325 patients with pituitary stalk thickening in the tertiary teaching Ruijin Hospital between January 2012 and February 2018 were enrolled. Basic characteristics and hormonal status were evaluated. Indicators to predict etiology in patients with histological diagnoses were analyzed.

Of the 325 patients, 62.5% were females. Deficiencies in gonadotropin was most common, followed by corticotrophin, growth hormone and thyrotropin. The increase of pituitary stalk width was associated with a risk of central diabetes insipidus (OR=3.57, P<0.001) and with a combination of central diabetes insipidus and anterior pituitary deficiency (OR=2.28, P=0.029). The cut-off pituitary stalk width of 4.75 mm had a sensitivity of 69.2% and a specificity of 71.4% for the presence of central diabetes insipidus together with anterior pituitary deficiency. Six indicators (central diabetes insipidus, patterns of pituitary stalk thickening, pituitary stalk width, neutrophilic granulocyte percentage, serum sodium level and gender were used to develop a model having an accuracy of 95.7% to differentiate neoplastic from inflammatory causes.

Pituitary stalk width could indicate the presence of anterior pituitary dysfunction especially in central diabetes insipidus patients. With the use of a diagnostic model, the neoplastic and inflammatory causes of pituitary stalk thickening could be preliminarily differentiated ²⁾.

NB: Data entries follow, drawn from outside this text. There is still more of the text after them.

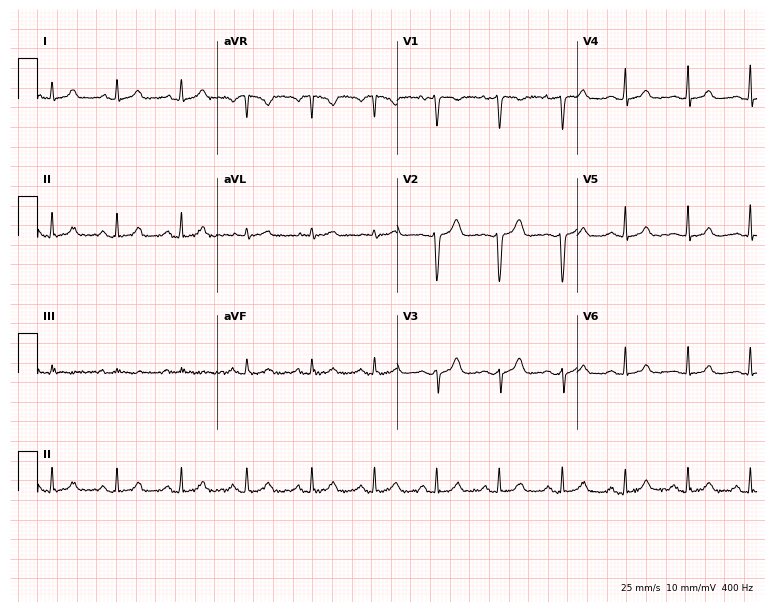
ECG — a female patient, 19 years old. Labelled as a normal ECG.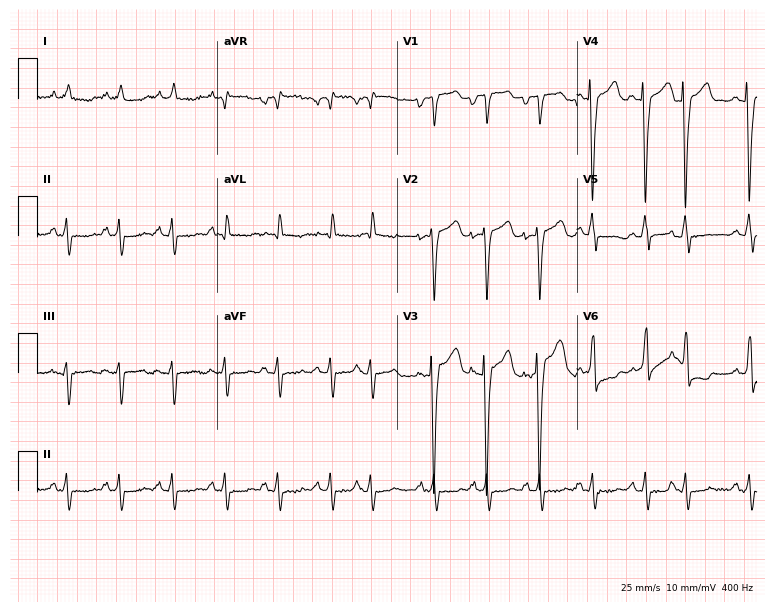
12-lead ECG from a 65-year-old man (7.3-second recording at 400 Hz). Shows sinus tachycardia (a sinus rate of 100 beats per minute or more).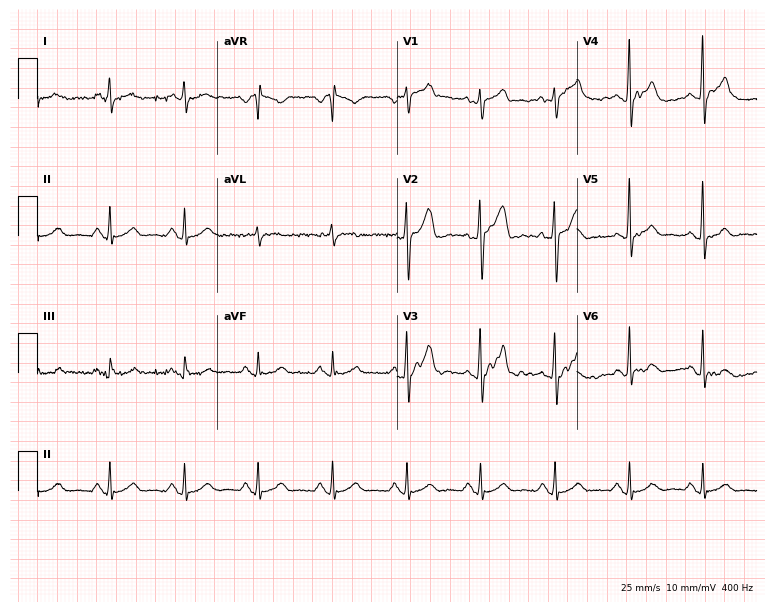
Electrocardiogram, a 53-year-old male. Overall reading on record: normal ECG.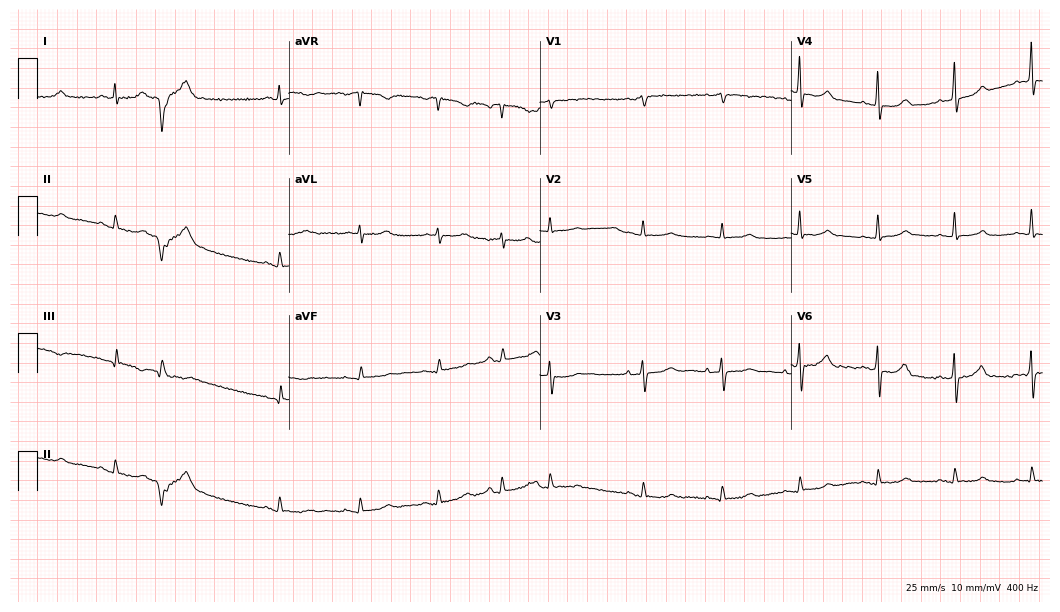
12-lead ECG (10.2-second recording at 400 Hz) from a 75-year-old female patient. Screened for six findings — first-degree AV block, right bundle branch block, left bundle branch block, sinus bradycardia, atrial fibrillation, sinus tachycardia — none is recorded. Findings outside these six are not listed.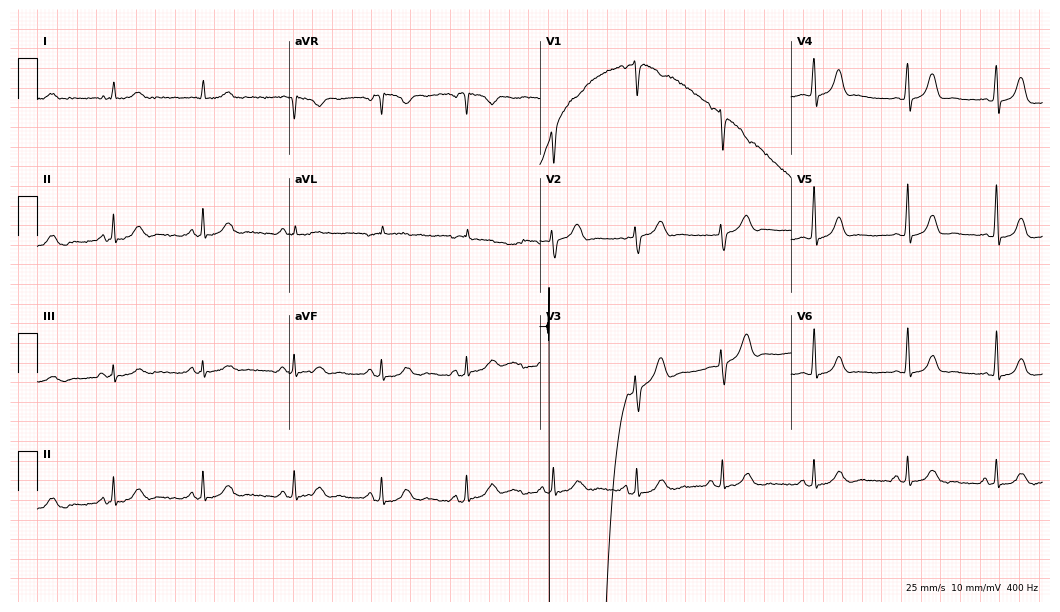
Standard 12-lead ECG recorded from a woman, 58 years old. Read as a normal ECG.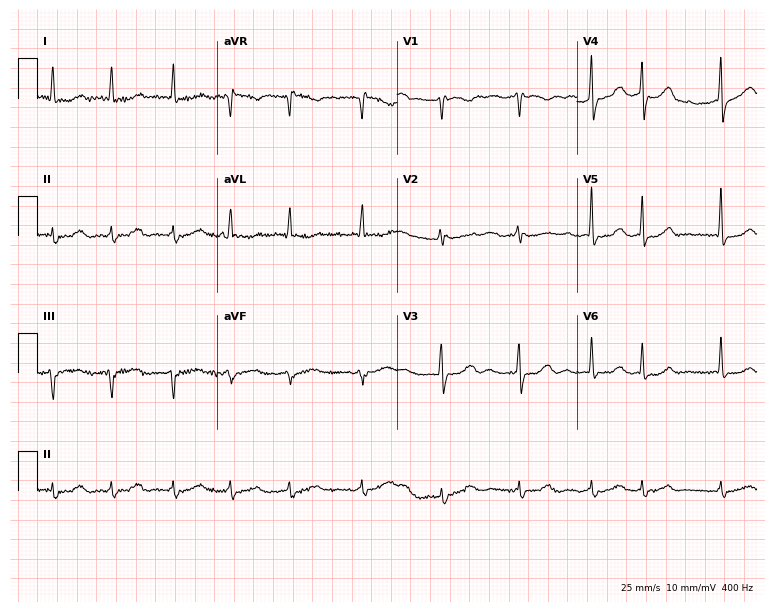
Electrocardiogram (7.3-second recording at 400 Hz), a 73-year-old woman. Of the six screened findings (first-degree AV block, right bundle branch block (RBBB), left bundle branch block (LBBB), sinus bradycardia, atrial fibrillation (AF), sinus tachycardia), none is recorded. Findings outside these six are not listed.

CSF-human chorionic gonadotropin (hCG) concentrations that exceed the established reference interval (undetectable values to 0.7 IU/L) in the presence of suprasellar lesions and pituitary stalk thickening must be considered pathological, establishing the need to exclude the presence of germinoma ³⁾.

Diabetes insipidus (DI) associated with a thickened pituitary stalk is a diagnostic challenge in the pediatric population. Langerhans Cell Histiocytosis (LCH) is a rare cause of this entity. A 4-year-old male child presented with central DI of 1-year duration, associated with a thickened pituitary stalk. The etiology for the same remained elusive as the patient had no other manifestation to suggest LCH. A year later, the patient developed a left frontal scalp swelling. Neuroradiology demonstrated multiple punched out osteolytic lesions in both the frontal bones. The infundibulum was thickened and showed post-contrast enhancement. Histology and immunohistochemistry (IHC) of the biopsy specimen confirmed LCH. The child was administered chemotherapy according to LCH protocol, which resulted in 33% reduction in the size of the skull lesions. The DI was controlled with medical management. The present case highlights the need for serial follow-up and magnetic resonance (MR) imaging that led to a diagnosis of LCH ⁴⁾.